So winter sports are stupid expensive, which means that most people of any race won't be able to afford them and still enjoy them, but I would guess there's a cultural thing where most black families who can afford them now are still well-informed by their cultural upbringing to not be that foolish with their money, whereas their white counterparts might be more likely to do so because in their communities it's simply part of keeping up with the Joneses.

Which brings me to another point. In Crested Butte it's almost a joke by now that everyone there is from Texas or Oklahoma. This makes sense once you know what's going on. My family got in fairly early, but they came to Crested Butte because friends from the neighborhood in Houston were going there. That, in turn, led others, and so on. And it's a very, very small town. Skiiing takes a long time to learn and become good enough to enjoy. In the meantime, white people have been moving their white neighbors to their ski towns for the winters so that they can spend the winters together around friends. I'm sure if they had black friends who were willing they'd be involved, but this process started in the 70's, s it's still mostly white folks, and in Crested Butte, White Folks from Texas and Oklahoma.

In other words, ski-culture is it's own thing, which started a little bit before African-American culture at large had the means and/or connections to be a part of it. Almost like a frat.

3. On my roundabout way home today I was hanging out and talking with a black man named Tony for about an hour and a half, mostly about current black culture (he's a student highly interested in the subject, and I had visited places in recent years doing legal work for largely black communities he hadn't met.) Black people travel. Whether they travel to certain places in Europe seems irrelevant to me. White people don't, by and large, travel to Africa, even to the tourist destinations.

Anyway, my thoughts might be fully uninformed, though I hope they aren't hurtful or wildly off the mark. I love this series and would like to see more of it.
posted by Navelgazer at 6:27 PM on December 30, 2011


Oh, and another thing which I don't know enough to add insight to - I noticed for the first time this year a massive influx of Asians on the slopes. But I don't think I saw a single Black person or family the entire time I was in Crested Butte.
posted by Navelgazer at 6:35 PM on December 30, 2011


I have heard a lot of Black people say that "Black people don't like the cold," but, then, it is kind of a joke, and kind of not: about six million black folks moved from the South to the North between 1915-1970 in what Isabel Wilkerson calls The Great Migration.

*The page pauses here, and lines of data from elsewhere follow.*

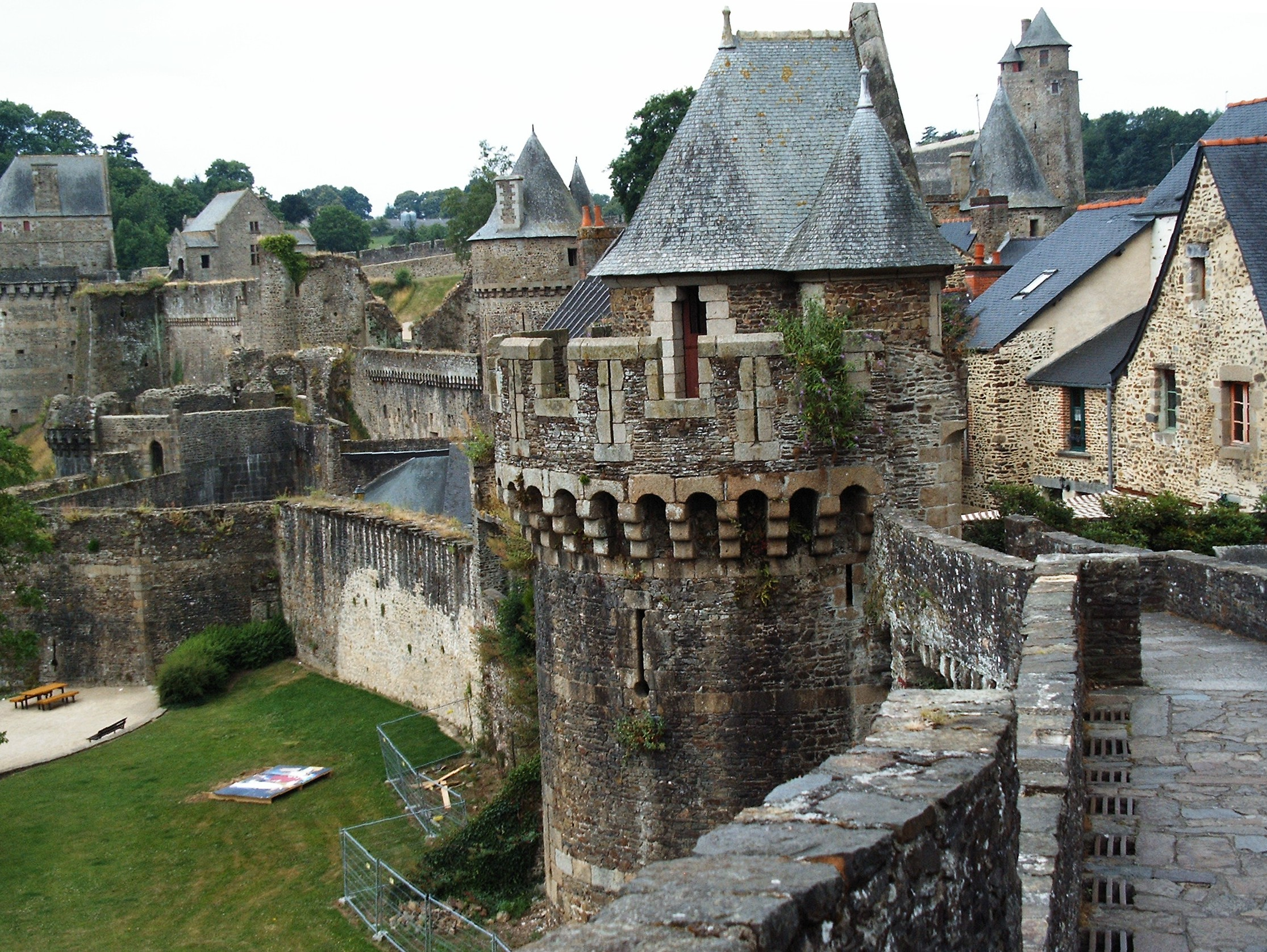 Fougères - Stadtmauer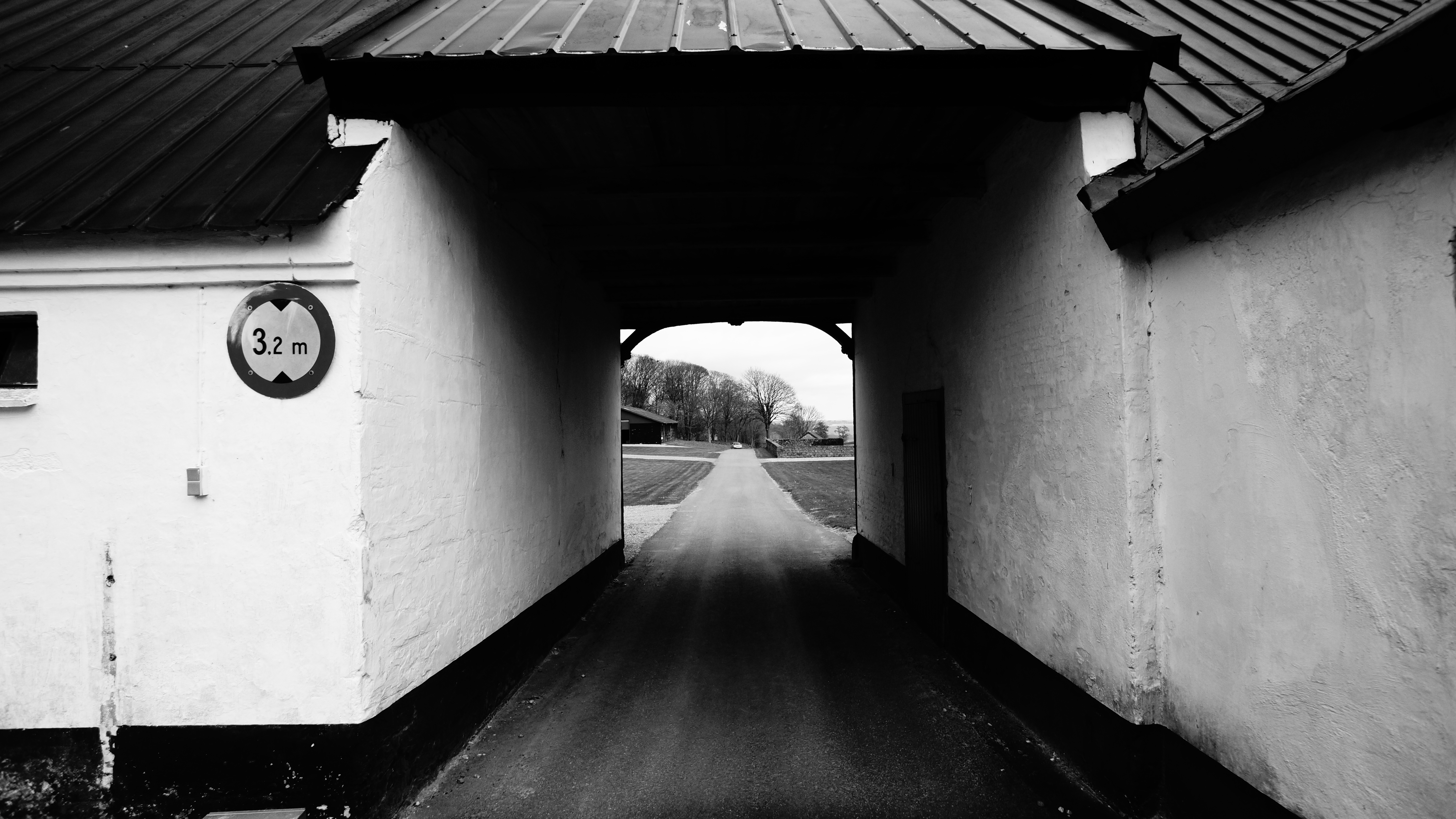 Kommunevej gennem stald, Isgård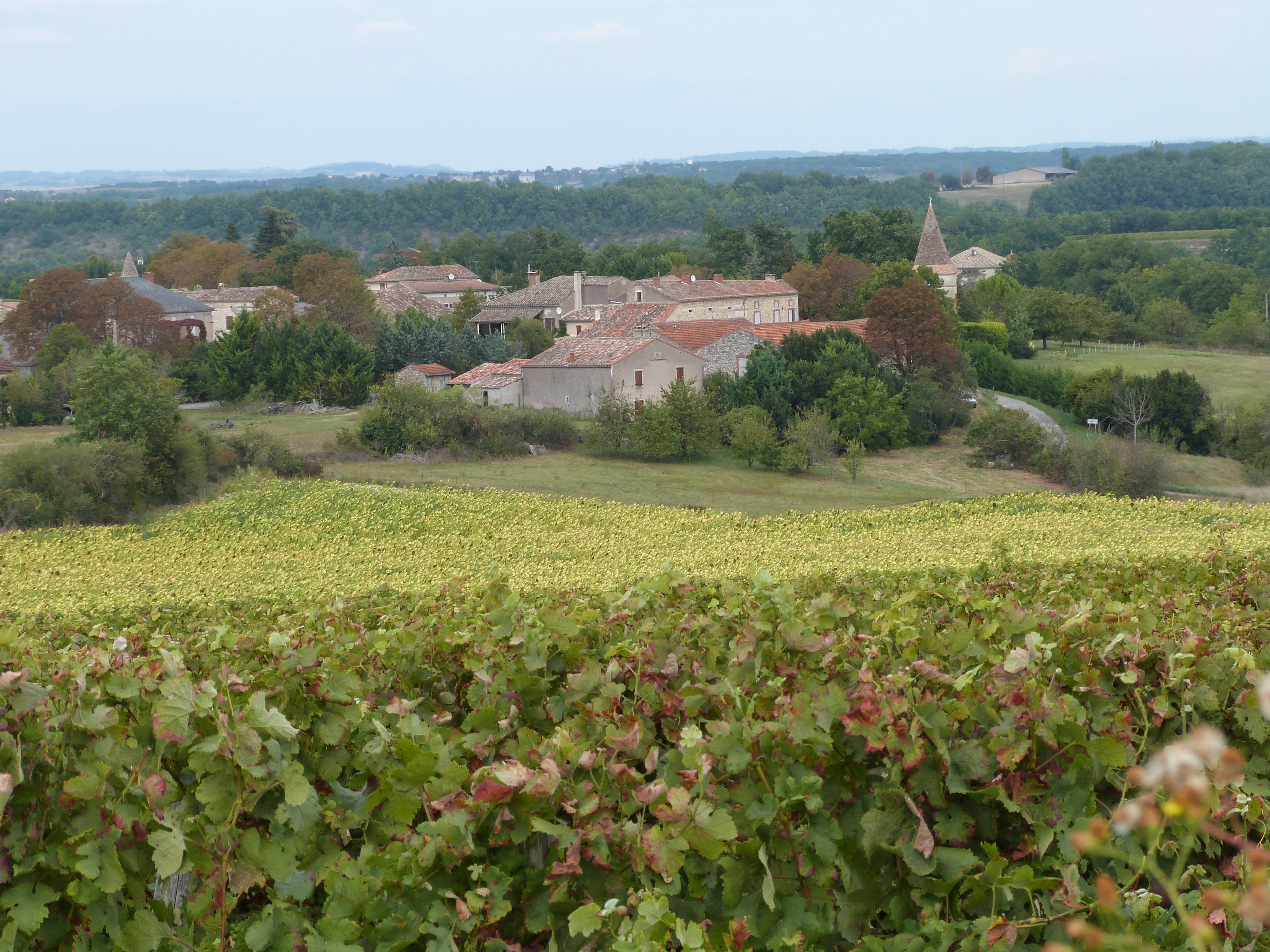 Vue du village depuis la D33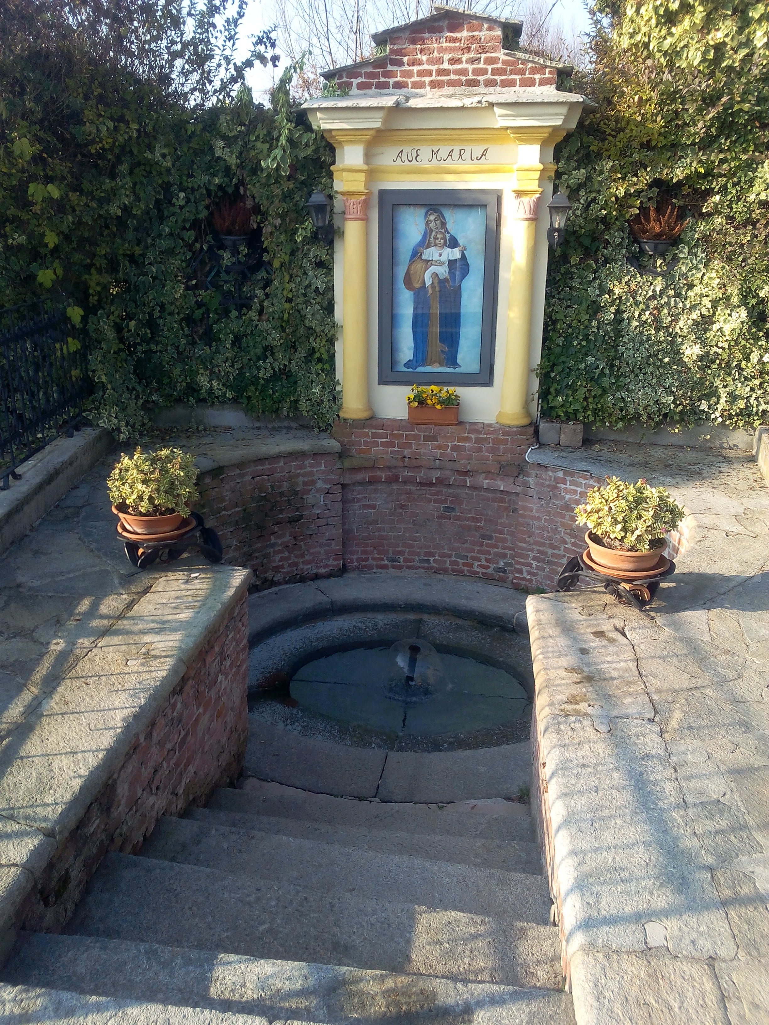 Santuario della madonnina Verolengo: il fontanile

Wait, people think that thing was about the weather?
posted by andoatnp at 6:46 PM on December 30, 2011 [3 favorites]


I'm really enjoying the series, but I think that the "black people don't..." title is a little misleading, it doesn't really convey that the stereotypes are explored as open questions.

I'm always confused by the "black people don't swim" thing just because it's at odds with my experience in largely in working class, lower middle class, and middle class neighborhoods. Plenty of black kids swimming at my week-long church camp south of Annapolis, among military families in Norfolk, and at public pool closest to my home in South Philly.
posted by desuetude at 10:19 PM on December 30, 2011


As a white non-USAian, I just have to say, the US "tip is obligatory 15-20%, 25-30% if service is really good" thing is some bullshit. Fix your minimum wage.
posted by Joakim Ziegler at 1:25 AM on December 31, 2011 [4 favorites]


I love how "USAians" are expected to be culturally sensitive when traveling overseas, and are loudly derided when they are not, but it's totally fine for other nationalities to feel free to critique our cultural traditions, or even call them "bullshit".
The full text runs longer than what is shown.